1. Townsend CM, Beauchamp RD, Evers BM, Mattox KL. Sabiston textbook of Surgery. 16th ed. Philadelphia; Saunders Company, 2001; 1450-62.

2. Veith FJ, Hobson RW. Vascular Surgery: Principles and Practice. 2nd ed. New York, McGraw-Hill, 1994; pp 1025-38.

3. Kim YO, Yang CW, Yoon SA, Chun KA, Kim NI, Park JS, et al. Access blood flow as a predictor of early failure of native arteriovenous fistula in hemodialysis patients. Am J Nephrol 2001; 21(3): 221-5.

4. Steuer RR, Miller DR, Zhang S, Bell DA, Leypoldt LK. Transcutaneous determination of access blood flow rate. Kidney Int 2001; 60(1): 284-910.

5. Schwab SJ, Harrington JT, Singh A, Roher R, Shohaib SA, Perrone RD, et al.Vascular access for hemodialysis. Kidney Int 1999; 55(5):2078-90.

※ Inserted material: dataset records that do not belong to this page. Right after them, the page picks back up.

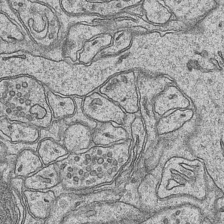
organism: Mouse
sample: CA1 Hippocampus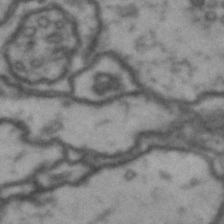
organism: Drosophila
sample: Brain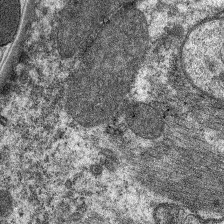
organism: C. elegans
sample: Pharynx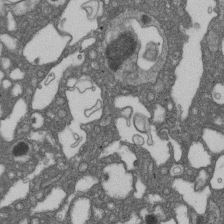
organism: Drosophila
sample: Nephrocyte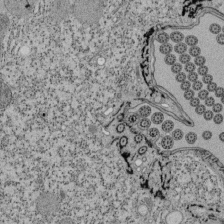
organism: Tetrahymena
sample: Cilia in tetrahymena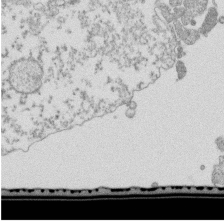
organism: Human
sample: HeLa cell HIV synapse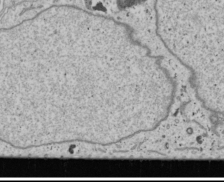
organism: Human
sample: Mitochondria in U2OS cells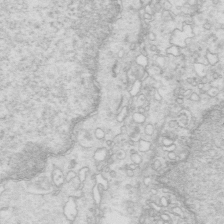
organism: Mouse
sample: Multiciliated cells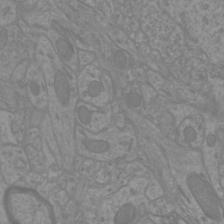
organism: Mouse
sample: Cortical neurons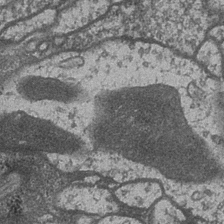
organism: Drosophila
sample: Optic medulla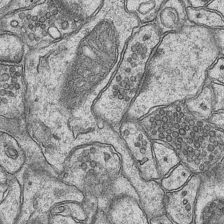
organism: Mouse
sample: CA1 Hippocampus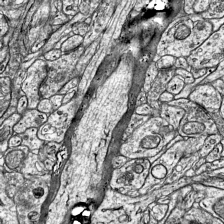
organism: Mouse
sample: Visual Cortex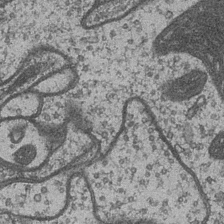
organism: Drosophila
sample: Optic medulla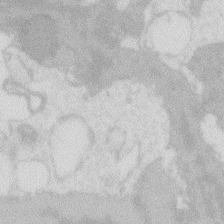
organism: Zebrafish
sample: Macrophage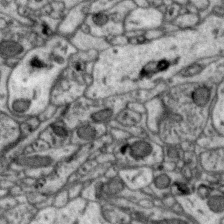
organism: Zebra finch
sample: Brain

6. Schwab SJ, Oliver MJ, Suhocki P, McCann R. Hemodialysis arteriovenous access: detection of stenosis and response to treatment by vascular access blood flow. Kidney Int 2001; 59(1): 358-62.

7. Hirth RA, Turenne MN, Woods JD, Young EW, Port FK, Pualy MV et at.held PJ. Predictors of type of vascular access in hemodialysis patients. JAMA 1996; 23-30; 276(16): 1303-8.

8. DeMarchi S, Falleti E, Giacomello R, Stel G, Cecchin E, Sepiacci G, Bartolotti N, et al. Risk factors for vascular disease and arteriovenous fistula dysfunction in hemodialysis patients. J Am Soc Nephrol 1996; 7(8): 1169-77.

9. Miller PE, Tolwani A, Luscy CP, Deierhoi MH, Bailey R, Redden DT, et al. Predictors of adequacy of arteriovenous fistulas in hemodialysis patients. Kidney Int 1999; 56(1): 275-80.